Fabrice Niyonkuru

Doktorand IDP Business and Human Rights

 

Fabrice Niyonkuru ist ein interdisziplinärer Forscher mit einem vielfältigen und internationalen akademischen Hintergrund, der durch renommierte Stipendien gefördert wurde. Bevor er sich dem internationalen Doktorandenprogramm „Business and Human Rights – Governance in a Complex World“ an der Friedrich-Alexander-Universität Erlangen-Nürnberg (FAU) anschloss, absolvierte er einen B.A. in Public Relations an der Université Catholique de Kabgayi in Ruanda im Rahmen des DAFI-Stipendiums, einen M.A. in Beschaffungs- und Lieferkettenmanagement an der Moshi Co-operative University in Tansania im Rahmen des EAC –KfW-Stipendiums sowie einen M.A. in Friedens- und Konfliktforschung an der Otto-von-Guericke-Universität Magdeburg in Deutschland im Rahmen des DAAD-Stipendiums „Leadership for Africa“.

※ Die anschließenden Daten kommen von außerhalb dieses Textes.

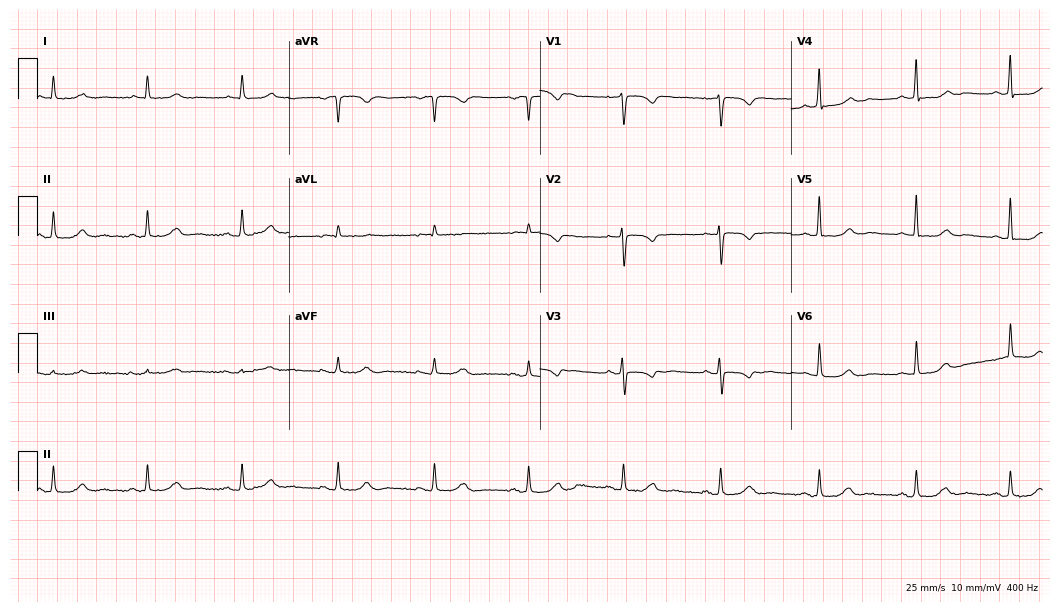
ECG (10.2-second recording at 400 Hz) — a woman, 53 years old. Screened for six findings — first-degree AV block, right bundle branch block, left bundle branch block, sinus bradycardia, atrial fibrillation, sinus tachycardia — none is recorded. Other findings, if any, are not listed.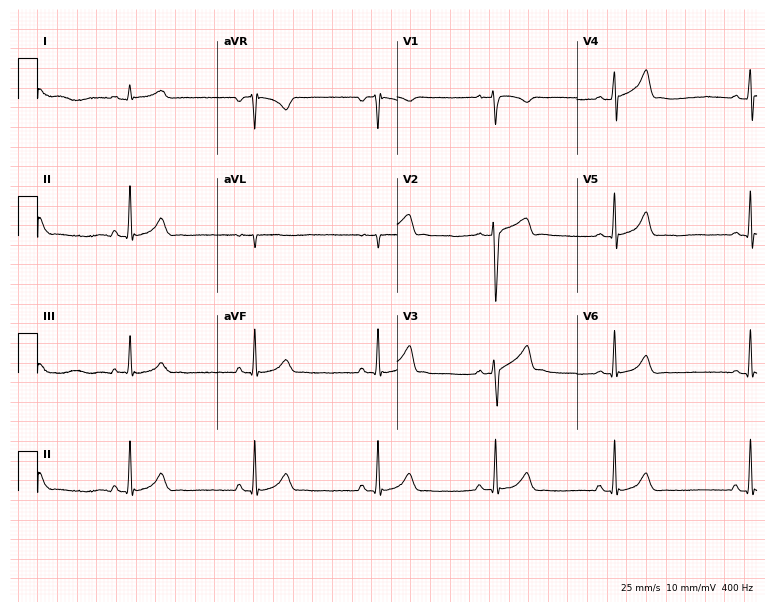
Resting 12-lead electrocardiogram. Patient: a 28-year-old male. The tracing shows sinus bradycardia (a sinus rate of 50 beats per minute or less).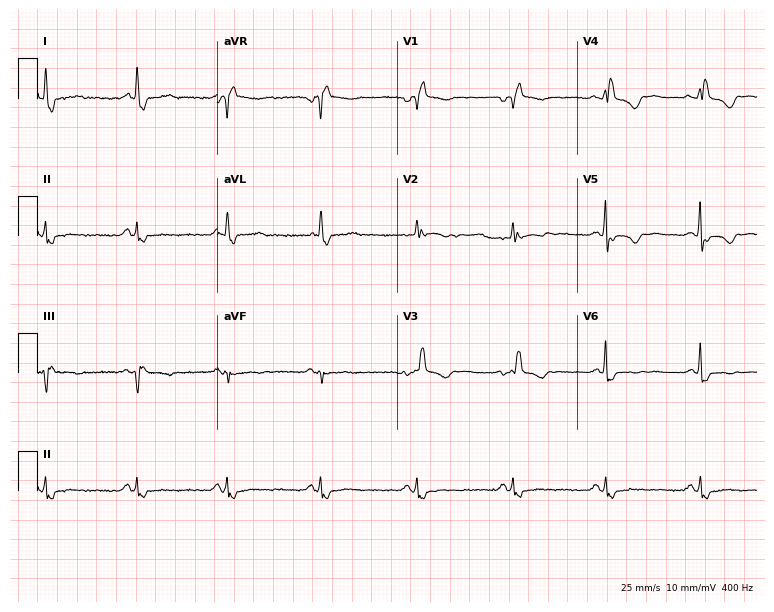
Standard 12-lead ECG recorded from a female patient, 73 years old (7.3-second recording at 400 Hz). The tracing shows right bundle branch block.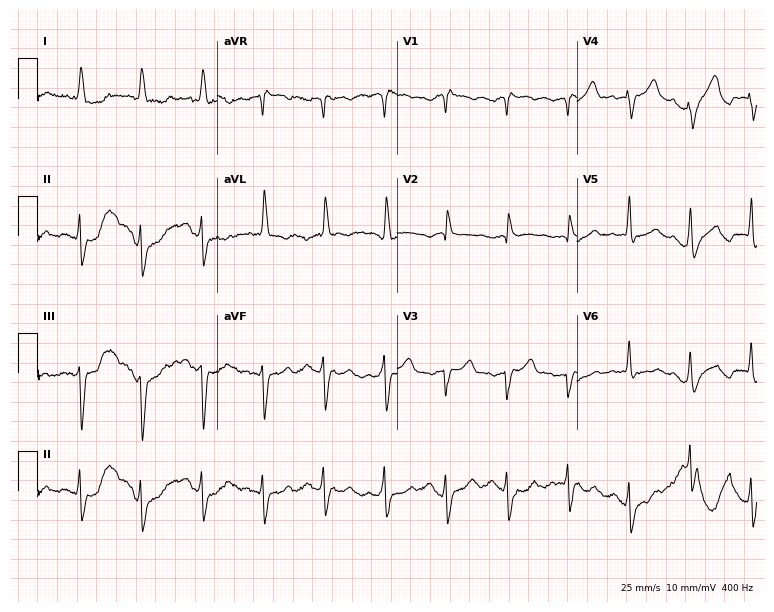
12-lead ECG from a 72-year-old female (7.3-second recording at 400 Hz). No first-degree AV block, right bundle branch block, left bundle branch block, sinus bradycardia, atrial fibrillation or sinus tachycardia recorded for this tracing. Other findings, if any, are not listed.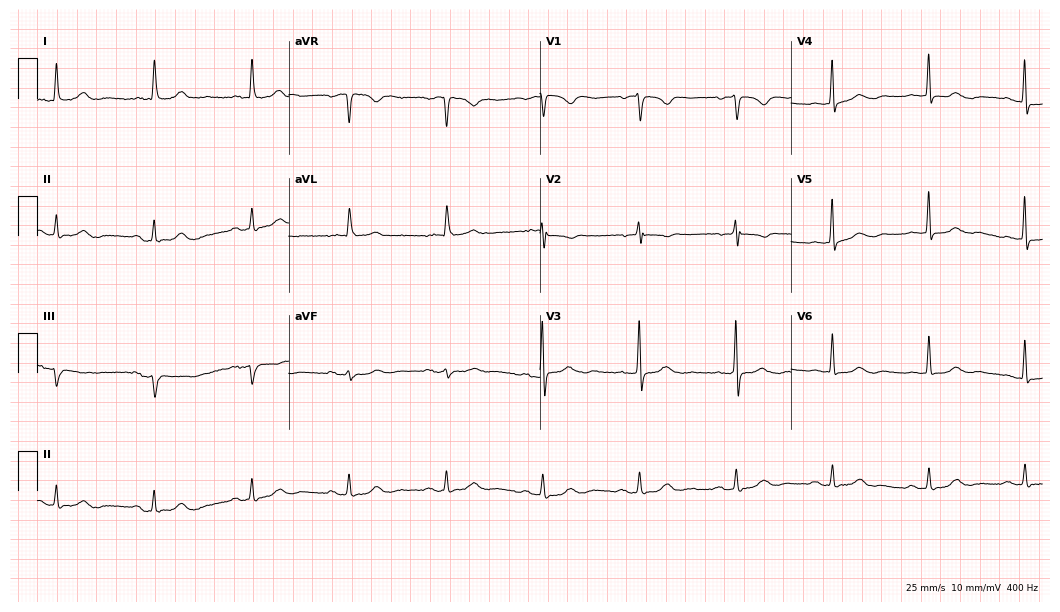
Standard 12-lead ECG recorded from a female patient, 84 years old (10.2-second recording at 400 Hz). Read as a normal ECG.

Sein Promotionsprojekt „Informalität und strukturelle Ausgrenzung in Kakao- und Kobalt-Lieferketten: Neugestaltung der Governance“ untersucht, wie transnationale Unternehmen über bestehende Governance-Mechanismen (rechtliche Rahmenbedingungen, CSR-Initiativen und Zertifizierungssysteme) mit informellen Akteuren im vorgelagerten Bereich interagieren und wie diese Interaktion die Rechenschaftspflicht, den Schutz sowie die Arbeits- und Umweltbedingungen auf der vorgelagerten Ebene bestimmt.

Zwar sind informelle Akteure im vorgelagerten Bereich (Kleinbauern, Kleinbergleute, Arbeitsvermittler, Zwischenhändler und informelle Genossenschaften) für die Produktion unverzichtbar und sichern die Kakao- und Kobalt-Wertschöpfungsketten, doch werden ihre Rollen und Beiträge im Rahmen der bestehenden Governance-Regelungen oft nicht offiziell anerkannt oder berücksichtigt. Infolgedessen ist die Transparenz begrenzt, die Rechenschaftspflicht geschwächt, und wesentliche Menschenrechts- und Umweltrisiken werden nach wie vor unzureichend angegangen.

Um dieses Problem anzugehen, kartiert die Studie die Rollen, Positionen und wirtschaftlichen Beiträge informeller Akteure im vorgelagerten Bereich der Wertschöpfungskette, analysiert, wie Unternehmen von deren struktureller Unsichtbarkeit profitieren, und schlägt Governance-Modelle vor, die die Verantwortung über die gesamte Kette hinweg, Inklusion und Gerechtigkeit fördern.

Sie verfolgt einen vergleichenden und multiskalaren Ansatz und stellt Kakao-Lieferketten in relativ stabilen Kontexten wie Ghana und der Elfenbeinküste – die von westlichen Unternehmen dominiert werden, die unter liberalen Rechenschaftsregimen operieren – den Kobalt-Lieferketten in der Demokratischen Republik Kongo gegenüber, wo die Produktion in fragilen Kontexten stattfindet und von chinesischen Unternehmen dominiert wird, die unter staatlich gelenkten Governance-Strukturen operieren. Durch diese vergleichende Perspektive zielt das Projekt darauf ab, übergeordnete Muster der Ausgrenzung zu identifizieren und fundierte politische Empfehlungen zu erarbeiten, die über die Wertschöpfungsketten von Kakao und Kobalt hinausgehen.

Fabrice ist am Lehrstuhl für Corporate Sustainability Management unter der Betreuung von Prof. Dr. Markus Beckmann.